To take the piece deeper one could hear that the composer described the 7 stages of grief throughout this piece. It opens with an uncomfortable 12 tone row which could indicate his first hearing of the death of his respected friend which then moves into the first stage of grief – shock and denial – portrayed by very aggressive articulations in both the piano and horn, no real sense of direction just incessant ambiguity. The second stage of grief appears at rehearsal (4) as an expressionless demonstration of pain and guilt – continuous downward motions with the occasional “sob” like downward slur in the horn, constant sadness. The piece then suddenly enters the third stage of grief at rehearsal (9) portraying sudden shouts of anger and the inability to understand the moment by the constant pounding of accents in the piano followed by the horn. Loneliness at rehearsal (12) then creeps into the picture as the composer displays the sudden loss, not only personally, but he also portrays the loss of the 20th century’s iconic horn player and the sudden hole created in the world of the horn.

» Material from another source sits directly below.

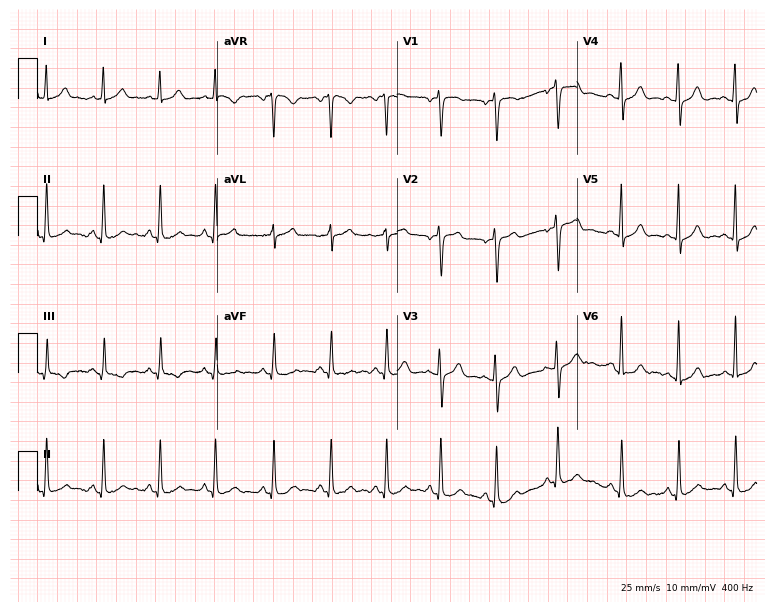
12-lead ECG from a woman, 48 years old. Findings include sinus tachycardia (a sinus rate of 100 beats per minute or more).

Feelings demonstrated during this time are instantaneous and Poulenc suddenly moves from loneliness to acceptance through a beautiful melody using stopped horn to portray the upward turn at rehearsal (17). Reconstruction (7 bars after (17)) then immediately begins as the horn repeats an open fifth pattern while the piano continues the idea of acceptance. The seventh stage of grief – hope – at rehearsal (19) is reluctantly displayed towards the end of the piece and finally comes to rest on the very last chord.